» Assignment:
Each entry that follows is to be duplicated exactly, without its images.

[Data extracted from a collection]
---

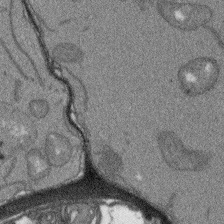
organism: Arabidopsis thaliana
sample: Root tip
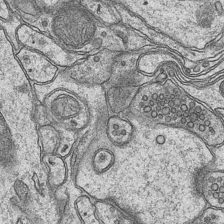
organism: Mouse
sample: CA1 Hippocampus
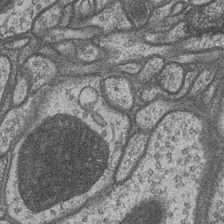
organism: Drosophila
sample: Optic medulla
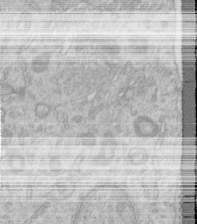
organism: Human
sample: Centriole in RPE cells
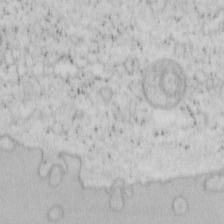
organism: Human
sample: HeLa cells
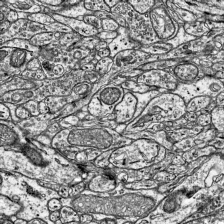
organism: Mouse
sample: Visual Cortex
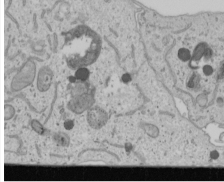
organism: Human
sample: Mitochondria in U2OS cells
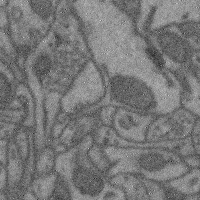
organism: Mouse
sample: Cerebral cortex
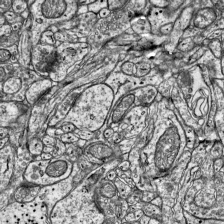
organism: Mouse
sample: Visual Cortex
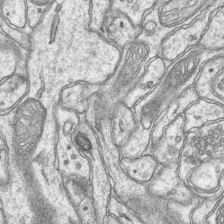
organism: Mouse
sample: CA1 Hippocampus
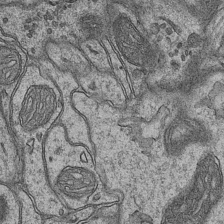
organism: Mouse
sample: CA1 Hippocampus
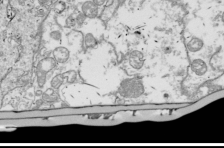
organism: Drosophila
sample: Cell division; meiosis; drosophila spermatocytes
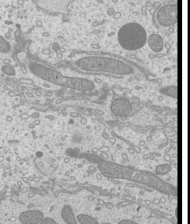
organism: Mouse
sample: Cilia; mouse epididymis
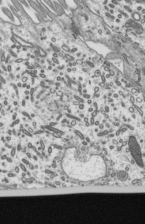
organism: Mouse
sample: Mouse epididymis efferent ductule cilia
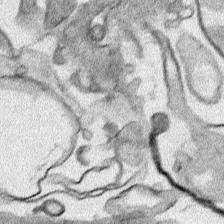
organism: Human
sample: Mitochondria in HCT116 cells
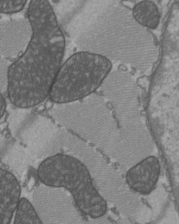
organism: C57BL Mouse
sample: Heart
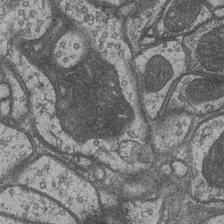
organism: Drosophila
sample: Optic medulla
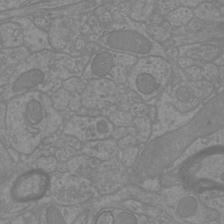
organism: Mouse
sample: Cortical neurons
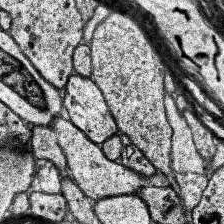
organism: Human
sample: Temporal Lobe
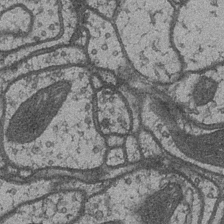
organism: Drosophila
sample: Optic medulla
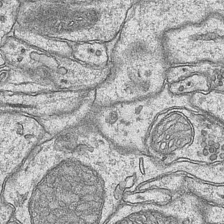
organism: Mouse
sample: CA1 Hippocampus
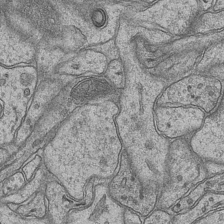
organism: Mouse
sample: CA1 Hippocampus
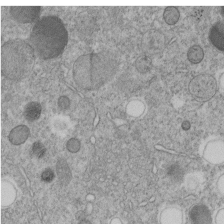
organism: C. elegans
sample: C. elegans embryo early stage
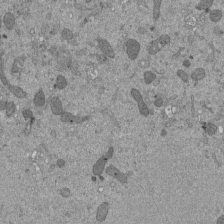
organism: Mouse
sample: ED-1 cell nuclei; centrioles
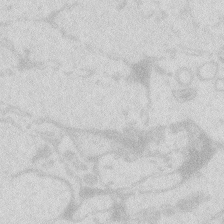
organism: Zebrafish
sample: Macrophage
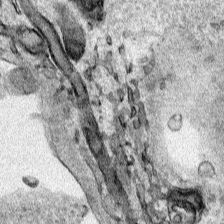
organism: Human
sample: Mitochondria in HCT116 cells
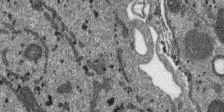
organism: Human
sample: Lung epithelial cells infected with SARS-CoV-2
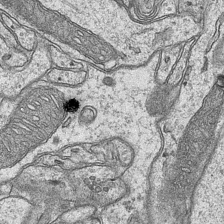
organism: Mouse
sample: CA1 Hippocampus
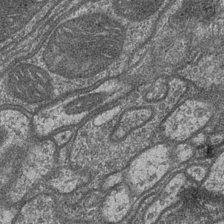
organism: Drosophila
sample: Optic medulla
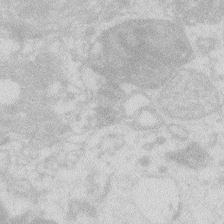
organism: Zebrafish
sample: Macrophage
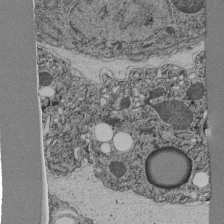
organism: C. elegans
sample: C. elegans pharynx
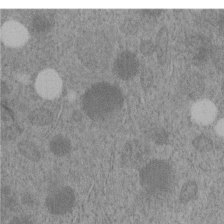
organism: C. elegans
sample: C. elegans embryo early stage
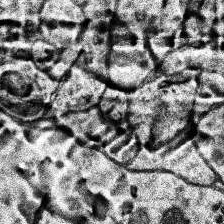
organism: Human
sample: Temporal Lobe
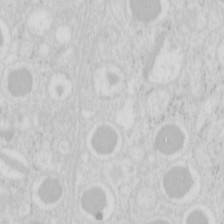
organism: Mouse
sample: Pancreas
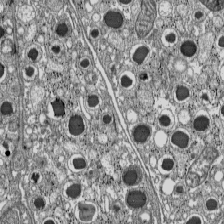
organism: C57BL Mouse
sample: Pancreatic islet
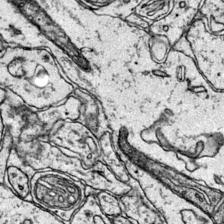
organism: Mouse
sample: Primary visual cortex
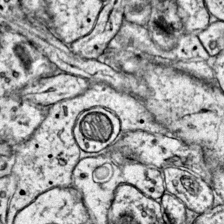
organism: Mouse
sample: Primary visual cortex
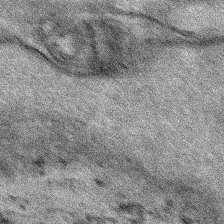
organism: Human
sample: Mitochondria in HCT116 cells
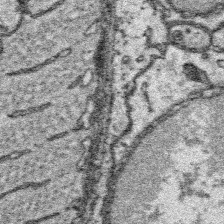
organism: Platynereis dumerilii
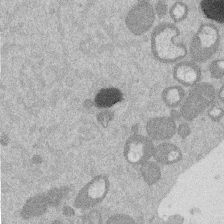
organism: Mouse
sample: Dividing mouse embryo 1 cell stage
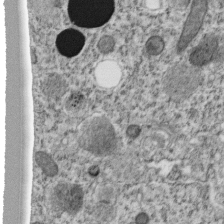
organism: C. elegans
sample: C. elegans embryo early stage
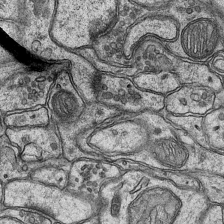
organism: Mouse
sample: CA1 Hippocampus
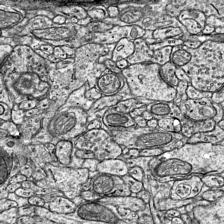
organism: Mouse
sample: Visual Cortex
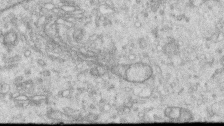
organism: Human
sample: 1205lu cells
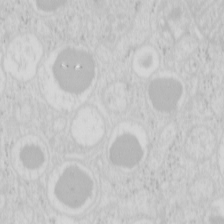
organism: Mouse
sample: Pancreas
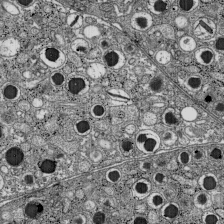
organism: C57BL Mouse
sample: Pancreatic islet
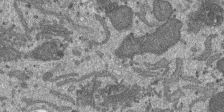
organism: Human
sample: Lung epithelial cells infected with SARS-CoV-2
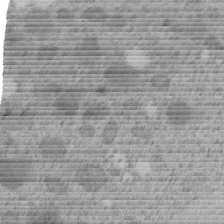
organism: C. elegans
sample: C. elegans embryo early stage
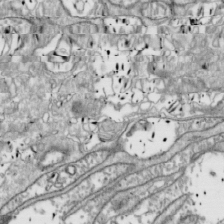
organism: Drosophila
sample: Cell division; meiosis; drosophila spermatocytes
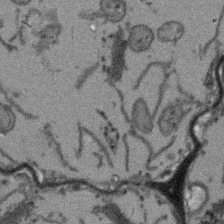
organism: Arabidopsis thaliana
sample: Root tip
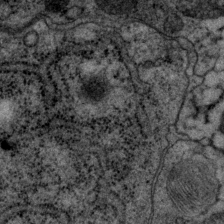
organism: P. pacificus
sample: Pharynx
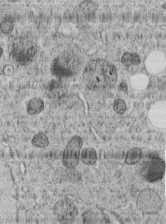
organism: C. elegans
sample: C. elegans embryo early stage
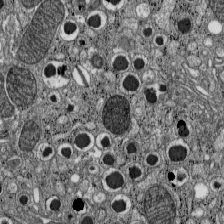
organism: C57BL Mouse
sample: Pancreatic islet
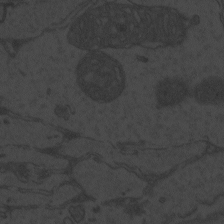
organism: Zebrafish
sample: Macrophage infected with Toxoplasma gondii
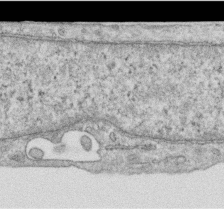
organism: Human
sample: Centriole in RPE cells
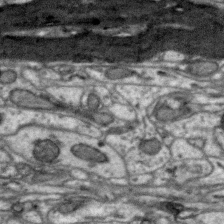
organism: Zebra finch
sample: Brain
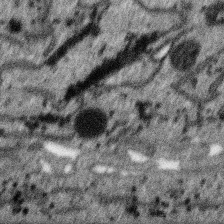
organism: Human
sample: Lung epithelial cells infected with SARS-CoV-2
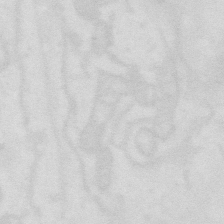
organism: Human
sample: HeLa cells
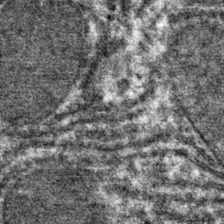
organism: Mouse
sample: Mouse hepatocytes
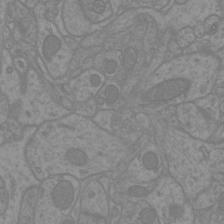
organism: Mouse
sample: Cortical neurons
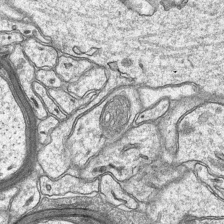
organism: Mouse
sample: CA1 Hippocampus
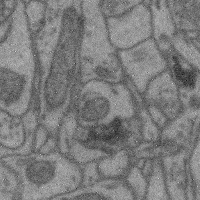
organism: Mouse
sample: Cerebral cortex
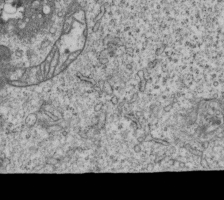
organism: Human
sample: MDA-MB-231 cells
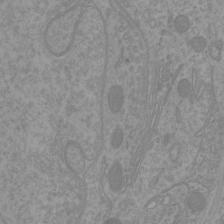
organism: Mouse
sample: Cortical neurons
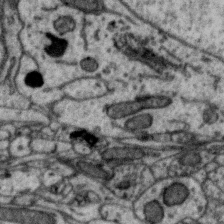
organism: Zebra finch
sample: Brain
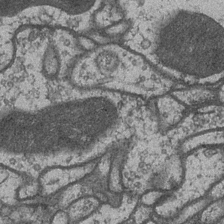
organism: Drosophila
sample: Optic medulla
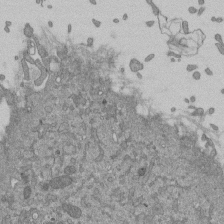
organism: Mouse
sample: ED-1 cell nuclei; centrioles
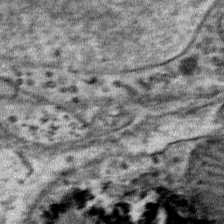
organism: Mouse
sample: Mouse Salivary gland
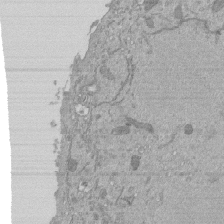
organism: Mouse
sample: ED-1 cell nuclei; centrioles
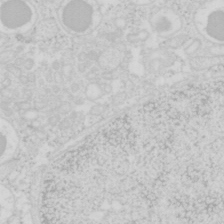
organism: Mouse
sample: Pancreas
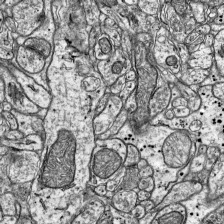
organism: Mouse
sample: Visual Cortex
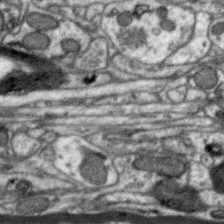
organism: Zebra finch
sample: Brain
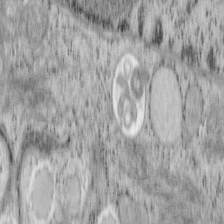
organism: Human
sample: HeLa cells
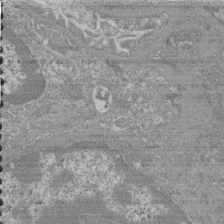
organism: Mouse
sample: Glomerulus
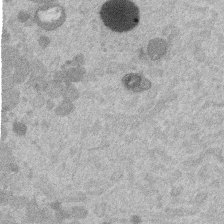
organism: Mouse
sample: Dividing mouse embryo 1 cell stage
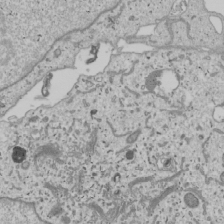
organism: Human
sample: Mitochondria in U2OS cells
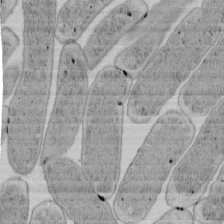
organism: E. coli
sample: Bacterial nucleoid
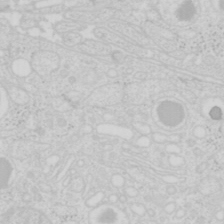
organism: Mouse
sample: Pancreas
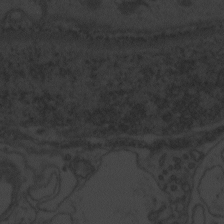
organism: Zebrafish
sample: Macrophage infected with Toxoplasma gondii
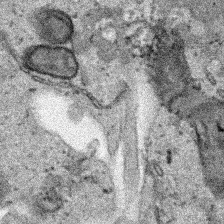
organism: Human
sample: Mitochondria in HCT116 cells
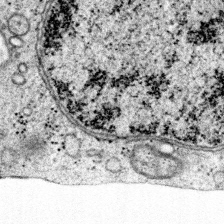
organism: Human
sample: HeLa cells
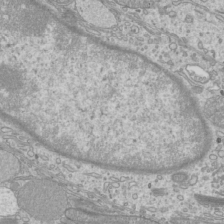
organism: Mouse
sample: Cilia; mouse epididymis
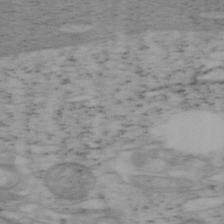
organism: Mouse
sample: OT-I killer T cells with ID8 ovarian cancer cells
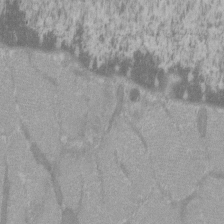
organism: C57BL Mouse
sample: Tibialis anterior muscle cell
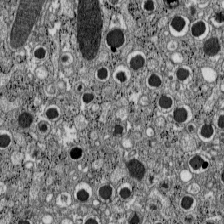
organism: C57BL Mouse
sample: Pancreatic islet
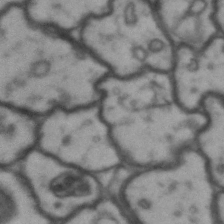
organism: Drosophila
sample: Brain
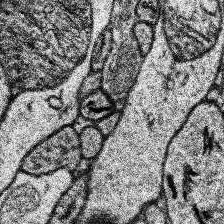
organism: Human
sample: Temporal Lobe
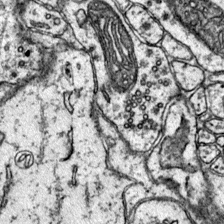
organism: Mouse
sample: Primary visual cortex
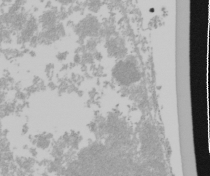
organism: Mouse
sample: Cancer cell death in ED-1 cells
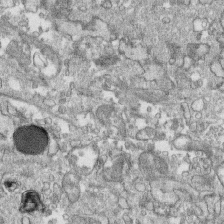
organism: Human
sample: CRL-1474
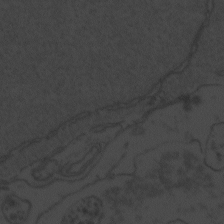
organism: Zebrafish
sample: Macrophage infected with Toxoplasma gondii
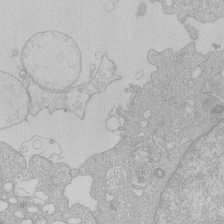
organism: Human
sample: Macrophage cells
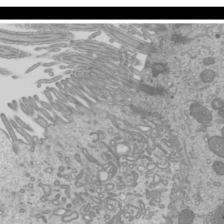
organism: Mouse
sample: Cilia; mouse epididymis
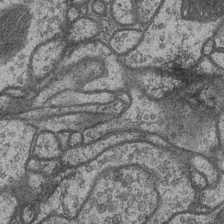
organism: Drosophila
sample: Optic medulla
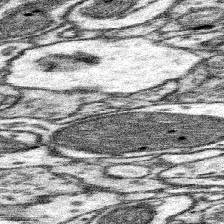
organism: Mouse
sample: Somatosensory cortex neuropil
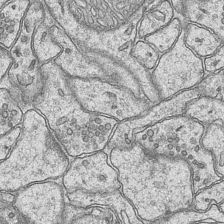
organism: Mouse
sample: CA1 Hippocampus
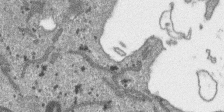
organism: Human
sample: Lung epithelial cells infected with SARS-CoV-2
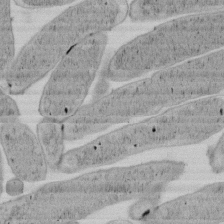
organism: E. coli
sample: Bacterial nucleoid
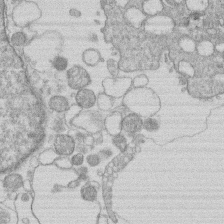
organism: Human
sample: Macrophage cells
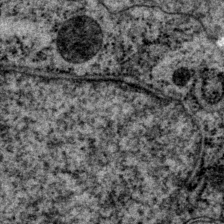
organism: P. pacificus
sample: Pharynx
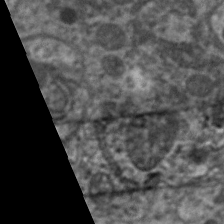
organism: C. elegans
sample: Pharynx
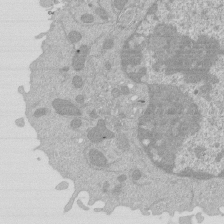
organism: Mouse
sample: Activated Pmel transgenic CD8+ T Cells
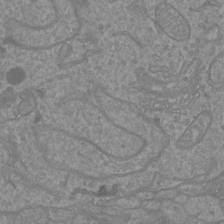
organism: Mouse
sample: Cortical neurons
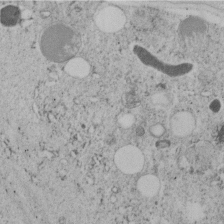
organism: C. elegans
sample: C. elegans embryo early stage
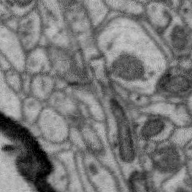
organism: Zebra finch
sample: Brain
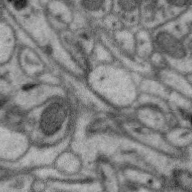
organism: Zebra finch
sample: Brain
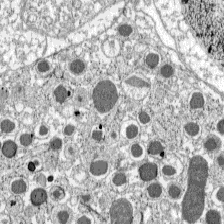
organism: C57BL Mouse
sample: Pancreatic islet
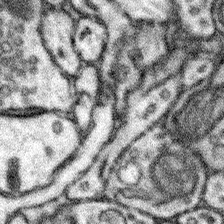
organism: Mouse
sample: Somatosensory cortex neuropil
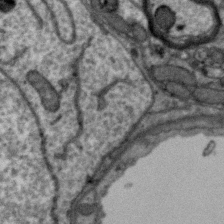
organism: Zebra finch
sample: Brain
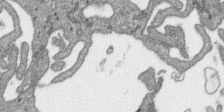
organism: Human
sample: Lung epithelial cells infected with SARS-CoV-2
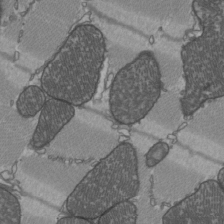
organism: C57BL Mouse
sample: Heart
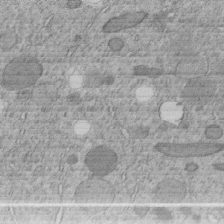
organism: C. elegans
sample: C. elegans embryo early stage
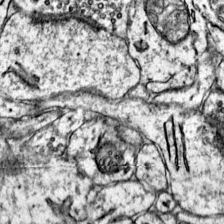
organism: Mouse
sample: Primary visual cortex
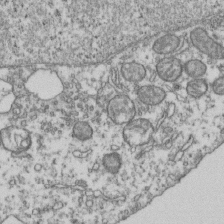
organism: Human
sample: Activated Jurkat CD4+ T cells
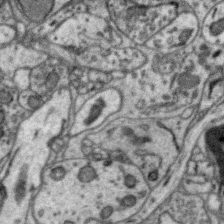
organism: Zebra finch
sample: Brain
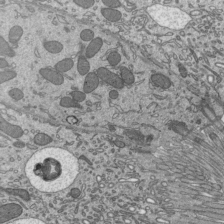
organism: Mouse
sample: Mouse epididymis efferent ductule cilia
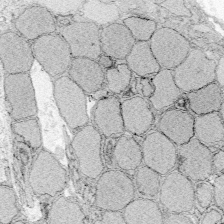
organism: Zebrafish
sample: Whole-Brain
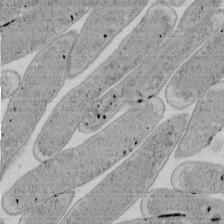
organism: E. coli
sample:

---

» Task output:
organism: Arabidopsis thaliana
sample: Root tip
organism: Mouse
sample: CA1 Hippocampus
organism: Drosophila
sample: Optic medulla
organism: Human
sample: Centriole in RPE cells
organism: Human
sample: HeLa cells
organism: Mouse
sample: Visual Cortex
organism: Human
sample: Mitochondria in U2OS cells
organism: Mouse
sample: Cerebral cortex
organism: Mouse
sample: Visual Cortex
organism: Mouse
sample: CA1 Hippocampus
organism: Mouse
sample: CA1 Hippocampus
organism: Drosophila
sample: Cell division; meiosis; drosophila spermatocytes
organism: Mouse
sample: Cilia; mouse epididymis
organism: Mouse
sample: Mouse epididymis efferent ductule cilia
organism: Human
sample: Mitochondria in HCT116 cells
organism: C57BL Mouse
sample: Heart
organism: Drosophila
sample: Optic medulla
organism: Mouse
sample: Cortical neurons
organism: Human
sample: Temporal Lobe
organism: Drosophila
sample: Optic medulla
organism: Mouse
sample: CA1 Hippocampus
organism: Mouse
sample: CA1 Hippocampus
organism: C. elegans
sample: C. elegans embryo early stage
organism: Mouse
sample: ED-1 cell nuclei; centrioles
organism: Zebrafish
sample: Macrophage
organism: Human
sample: Mitochondria in HCT116 cells
organism: Human
sample: Lung epithelial cells infected with SARS-CoV-2
organism: Mouse
sample: CA1 Hippocampus
organism: Drosophila
sample: Optic medulla
organism: Zebrafish
sample: Macrophage
organism: C. elegans
sample: C. elegans pharynx
organism: C. elegans
sample: C. elegans embryo early stage
organism: Human
sample: Temporal Lobe
organism: Mouse
sample: Pancreas
organism: C57BL Mouse
sample: Pancreatic islet
organism: Mouse
sample: Primary visual cortex
organism: Mouse
sample: Primary visual cortex
organism: Human
sample: Mitochondria in HCT116 cells
organism: Platynereis dumerilii
organism: Mouse
sample: Dividing mouse embryo 1 cell stage
organism: C. elegans
sample: C. elegans embryo early stage
organism: Mouse
sample: CA1 Hippocampus
organism: Mouse
sample: Visual Cortex
organism: Human
sample: 1205lu cells
organism: Mouse
sample: Pancreas
organism: C57BL Mouse
sample: Pancreatic islet
organism: Human
sample: Lung epithelial cells infected with SARS-CoV-2
organism: C. elegans
sample: C. elegans embryo early stage
organism: Drosophila
sample: Cell division; meiosis; drosophila spermatocytes
organism: Arabidopsis thaliana
sample: Root tip
organism: P. pacificus
sample: Pharynx
organism: C. elegans
sample: C. elegans embryo early stage
organism: C57BL Mouse
sample: Pancreatic islet
organism: Zebrafish
sample: Macrophage infected with Toxoplasma gondii
organism: Human
sample: Centriole in RPE cells
organism: Zebra finch
sample: Brain
organism: Human
sample: Lung epithelial cells infected with SARS-CoV-2
organism: Human
sample: HeLa cells
organism: Mouse
sample: Mouse hepatocytes
organism: Mouse
sample: Cortical neurons
organism: Mouse
sample: CA1 Hippocampus
organism: Mouse
sample: Cerebral cortex
organism: Human
sample: MDA-MB-231 cells
organism: Mouse
sample: Cortical neurons
organism: Zebra finch
sample: Brain
organism: Drosophila
sample: Optic medulla
organism: Mouse
sample: ED-1 cell nuclei; centrioles
organism: Mouse
sample: Mouse Salivary gland
organism: Mouse
sample: ED-1 cell nuclei; centrioles
organism: Mouse
sample: Pancreas
organism: Mouse
sample: Visual Cortex
organism: Zebra finch
sample: Brain
organism: Human
sample: HeLa cells
organism: Mouse
sample: Glomerulus
organism: Mouse
sample: Dividing mouse embryo 1 cell stage
organism: Human
sample: Mitochondria in U2OS cells
organism: E. coli
sample: Bacterial nucleoid
organism: Mouse
sample: Pancreas
organism: Zebrafish
sample: Macrophage infected with Toxoplasma gondii
organism: Human
sample: Mitochondria in HCT116 cells
organism: Human
sample: HeLa cells
organism: Mouse
sample: Cilia; mouse epididymis
organism: Mouse
sample: OT-I killer T cells with ID8 ovarian cancer cells
organism: C57BL Mouse
sample: Tibialis anterior muscle cell
organism: C57BL Mouse
sample: Pancreatic islet
organism: Drosophila
sample: Brain
organism: Human
sample: Temporal Lobe
organism: Mouse
sample: Primary visual cortex
organism: Mouse
sample: Cancer cell death in ED-1 cells
organism: Human
sample: CRL-1474
organism: Zebrafish
sample: Macrophage infected with Toxoplasma gondii
organism: Human
sample: Macrophage cells
organism: Mouse
sample: Cilia; mouse epididymis
organism: Drosophila
sample: Optic medulla
organism: Mouse
sample: Somatosensory cortex neuropil
organism: Mouse
sample: CA1 Hippocampus
organism: Human
sample: Lung epithelial cells infected with SARS-CoV-2
organism: E. coli
sample: Bacterial nucleoid
organism: Human
sample: Macrophage cells
organism: P. pacificus
sample: Pharynx
organism: C. elegans
sample: Pharynx
organism: Mouse
sample: Activated Pmel transgenic CD8+ T Cells
organism: Mouse
sample: Cortical neurons
organism: C. elegans
sample: C. elegans embryo early stage
organism: Zebra finch
sample: Brain
organism: Zebra finch
sample: Brain
organism: C57BL Mouse
sample: Pancreatic islet
organism: Mouse
sample: Somatosensory cortex neuropil
organism: Zebra finch
sample: Brain
organism: Human
sample: Lung epithelial cells infected with SARS-CoV-2
organism: C57BL Mouse
sample: Heart
organism: C. elegans
sample: C. elegans embryo early stage
organism: Mouse
sample: Primary visual cortex
organism: Human
sample: Activated Jurkat CD4+ T cells
organism: Zebra finch
sample: Brain
organism: Mouse
sample: Mouse epididymis efferent ductule cilia
organism: Zebrafish
sample: Whole-Brain
organism: E. coli
sample:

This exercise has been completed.